Many works of science fiction have been conceived around the idea that machines will become more and more human. Machines that think, learn and make decisions the way humans do have been the subject of speculative fears even as scientists and engineers work to create them.
With The Singularity just looming on the horizon, there were some fascinating developments in the world of artificial intelligence and machine learning that we wanted to delve into.
Purdue University researchers are building material inspired by the human brain for artificial intelligence (AI) to help AI learn continuously over time. The goal of the project is to make AI more portable so that it can be used in isolated environments such as robots in space or autonomous vehicles. By building AI directly into hardware rather than running it as software, these machines could operate more efficiently.
MIT engineers have designed a brain-inspired chip by putting tens of thousands of artificial brain synapses, or memristors, on a single chip smaller than a piece of confetti. Memristors (memory transistors) are silicon-based components that mimic the information transmission synapses of the human brain. This so-called “brain-on-chip” could one day be embedded in small, wearable AI devices that could perform complex computational tasks currently only performed by supercomputers.
And researchers from Northwestern University and the University of Hong Kong have has developed a device inspired by the human brain that simulates human learning. The device is able to learn by association via synaptic transistors that process and store information at the same time.
Here are more details about these three projects that aim to allow computers to imitate the human brain:
The Purdue Project
In an article published in Science in February, Purdue researchers explained how computer chips could dynamically rewire themselves to absorb new data like the brain does, allowing AI to continue learning over time.
To enable learning, the brain is constantly forming new connections between neurons. So, to build a brain-inspired computer or machine, the circuitry of a computer chip must also change. However, a circuit that a computer has used for years is the same circuit that was built for the computer at the factory.
Therefore, researchers must be able to “continuously program, reprogram and change the chip”, According to Shriram Ramanathanprofessor in the School of Materials Engineering at Purdue University whose work involves discovering how materials could mimic the brain to improve computing.
Ramanathan and his team have built new hardware that can be reprogrammed with electrical pulses on demand. The team believes that because this device is adaptable, it will be able to take on all the functions needed to build a computer inspired by the human brain.
“Through simulations of the experimental data, Purdue team collaborators from Santa Clara University and Portland State University have shown that the internal physics of this device create a dynamic structure for a neural network machine that can recognize EKG patterns and numbers more efficiently than static networks,” according to Purdue. “This neural network uses ‘reservoir computing,’ which explains how different parts of a brain communicate and transfer informations.”
The team now aims to demonstrate this on large-scale test chips that could be exploited to develop a brain-inspired computer, the researchers said.
MIT’s “Brain on a Chip”
MIT researchers are preparing for the day when people ‘might be able to carry artificial brains [that can work] without connecting to supercomputers, the Internet or the cloud”, according to a statement.

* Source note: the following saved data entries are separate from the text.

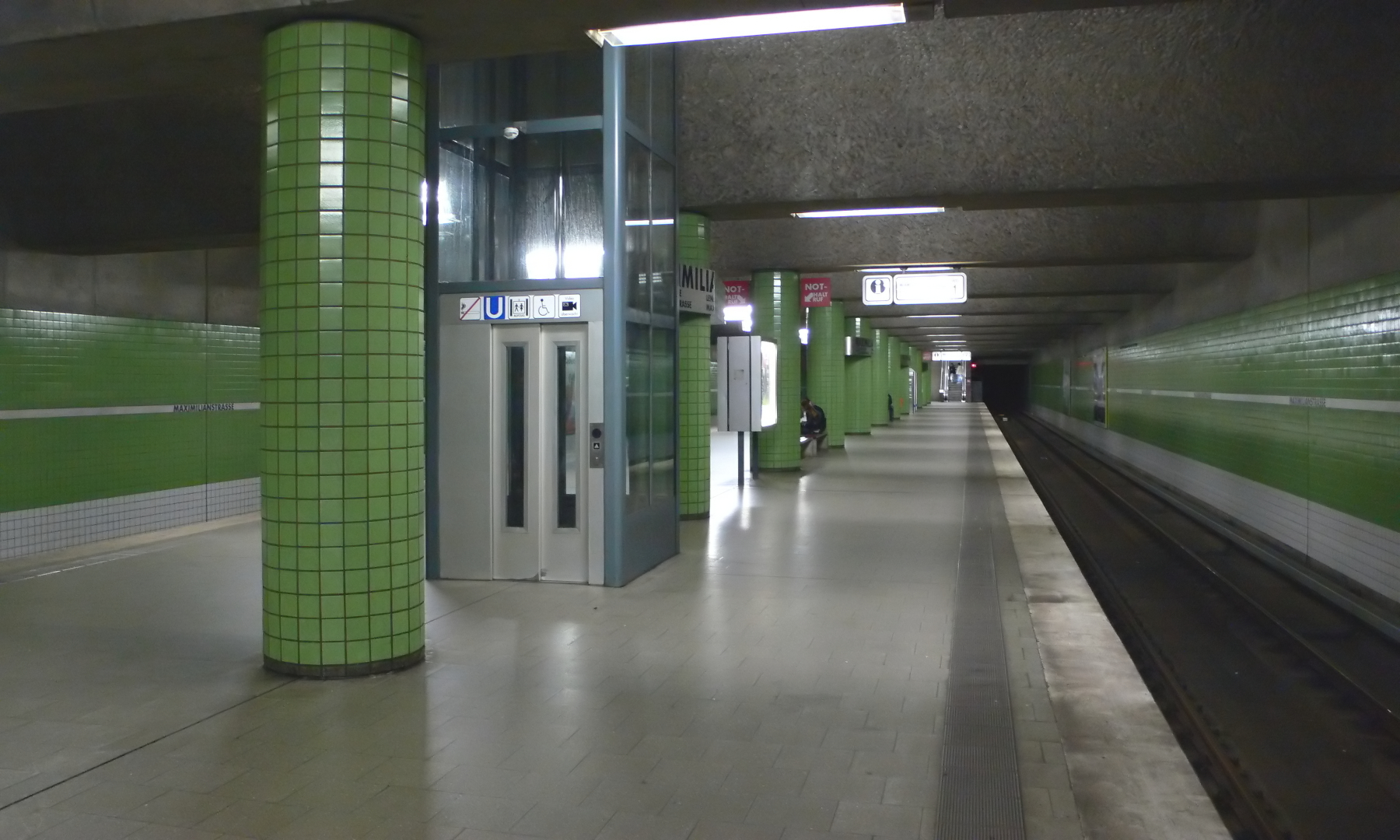 U-Bahnhof Maximilianstraße der U-Bahn Nürnberg, Bahnsteigebene, Blick von Osten
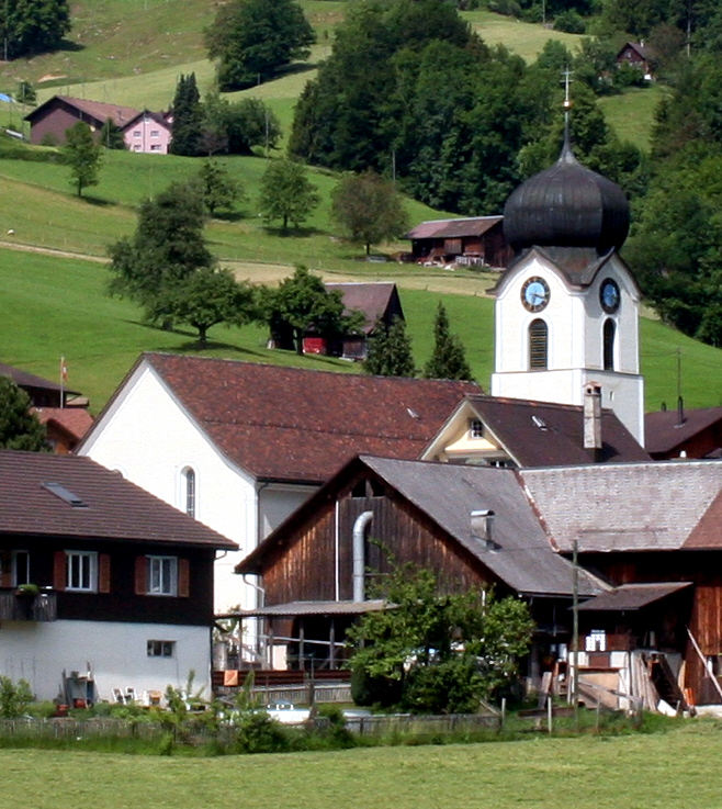 Maseltrangen
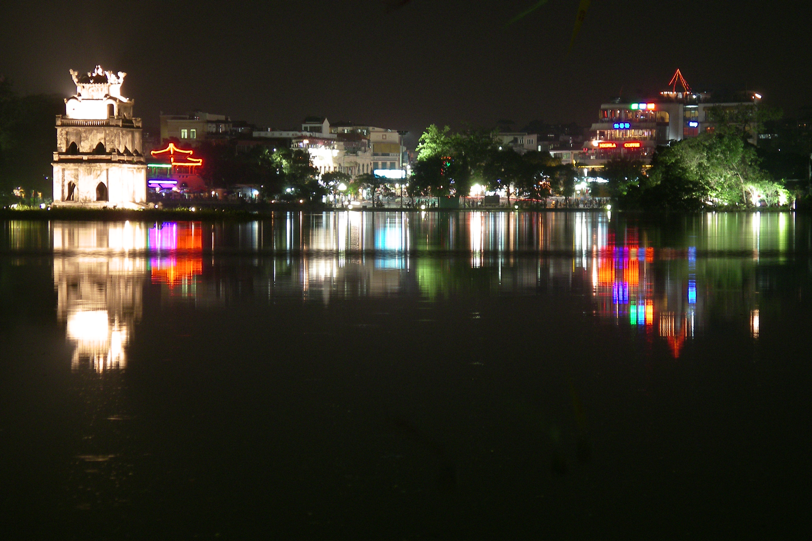 hanoi at night, Vietnamhanoi at night

“Like a brain synapse, a memristor would also be able to ‘remember’ the value associated with a given current strength and produce the exact same signal the next time it receives a similar current,” the statement said. “This could ensure that the answer to a complex equation, or the visual classification of an object, is reliable – a feat that normally involves multiple transistors and capacitors.”
In an article published in “Nature’s nanotechnology“, the scientists explained how their brain-inspired chip could remember a grayscale image of Captain America’s shield – each pixel was associated with a corresponding memristor on the chip – and recreate the same crisp image of the shield multiple times. time.
In the paper, the MIT researchers pointed out that its “brain on a chip” could be used to perform complex tasks on mobile devices – tasks that only supercomputers can currently handle.
Brain-like device simulates human learning
Inspired by Russian psychologist Ivan Pavlov’s book, which trained dogs to associate the sound of a bell with food, researchers from Northwestern and the University of Hong Kong trained their computing device to associate light with pressure, according to a press release.. the research has been published in the journal “Nature Communications”.
This new device mimics the brain by using electrochemical “synaptic transistors” to process and store information at the same time, the release noted. “These synapses allow the brain to operate in a highly parallel, fault-tolerant, and energy-efficient manner,” the statement read. The device’s plastic organic transistors work like a biological synapse.
“With its brain-like capability, the new transistor and circuitry could potentially overcome the limitations of traditional computing, including their power-hungry hardware and limited ability to multi-task,” the statement said. “The brain-like device also has higher fault tolerance, continuing to operate smoothly even when some components fail.”
In today’s computer systems, memory and logic are physically separated; however, combining these functions would save space and reduce energy costs. And the new computing device’s flexible, plastic-like polymers would allow researchers to integrate it into smart robotics, wearable electronics and even devices implanted in humans.
Conclusion
While a robot uprising is still firmly in the realm of science fiction, these advances are just some of the ways scientists are working to replicate the biological machinery of the brain and it could one day lead to computers that work like the human brain.